My more recent media appearance comes courtesy of a Plain Dealer article by friend and fellow critic Mark Dawidziak. He writes a story about Crosby, Stills, Nash & Young's "Ohio," the hot-off-the-record-presses reaction to the Kent State killings, with Neil Young's chillingly concise phrase, "Four dead in Ohio."
You can read that story -- and I hope you do -- by clicking HERE.
Forty years ago, I was a junior at Nova High School in Ft. Lauderdale, FL, at a pivotal point in my young media-loving education. By that time, I already had been a columnist and editor for my high school newspaper, quit to start my own underground newspaper, then gotten a weekly show on the school's closed-circuit TV system. (For a while, anyway.)
The show was supposed to a short, simple method of broadcasting the day's school announcements, but a group of us TV-savvy youngsters expanded it, making it a longer daily show with comedy, talk, sketches and other stuff. Playful nonsense, basically. I wrote a multi-part soap opera, set in a college town, called "Secret Dorm," spoofing a then-popular TV soap opera. That should give you an idea of the usual content.

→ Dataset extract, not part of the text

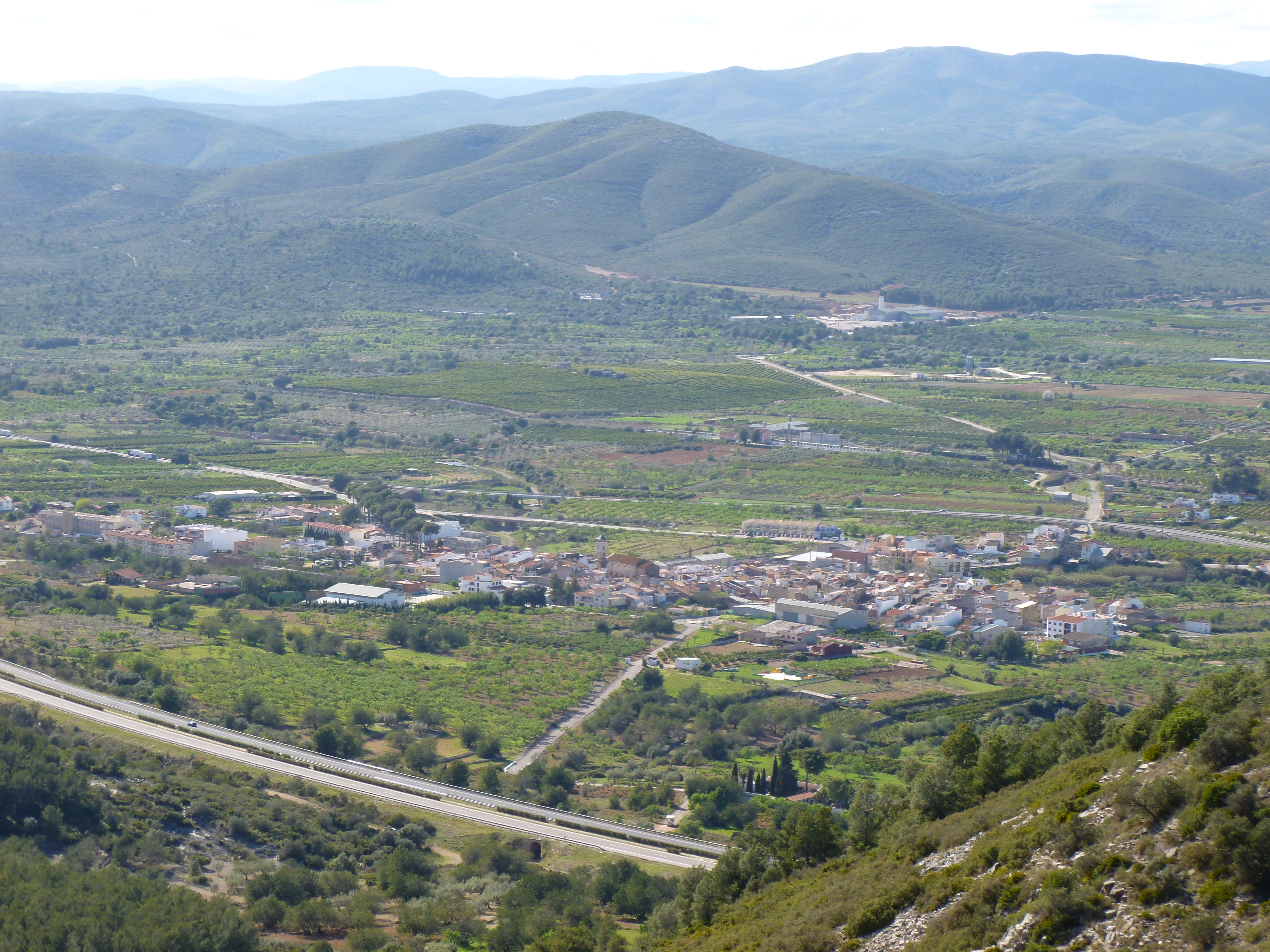 Vista de Santa Magdalena de Polpís desde la pujada al castell

But after Kent State, it wasn't a time for anything usual. On campus, we were planning a mock funeral to protest the killings. (Yes, technically, 1970 was still the Sixties.) And even though I was basically a joker on TV, I wanted to write and deliver a serious editorial -- a first for me, and the TV operation. Our TV journalism teacher, a wonderful woman named Joyce Hall, approved it, and fought for and got the approval and signature of the principal as well.
So on Wednesday, May 6, two days after Kent State, I delivered my first and only TV editorial. It's one of the few things I've saved from that period, and here are two sample paragraphs:
"At Kent State University, four college students were killed, and another dozen wounded, by gunfire from the National Guard. Regardless of where the blame is placed, the fact remains: Allison Krause, Sandy Scheuer, Jeff Miller and William Schroeder died during a college demonstration.
"It is important that people across the nation realize what is happening to our college, and even high school, campuses. It is also important that they understand that the deaths of these students should not be permitted to fade from the memories of the 'silent majority'..."
Forty years later, Kent State remains front-page news, as it should. "The only cause we can give to their deaths," I concluded then, at age 16, "is to make us all think. About what's happened, about each other, and about ourselves."
At age 56, that still sounds like good advice... which is why, today, I'm indulging myself by doing just that.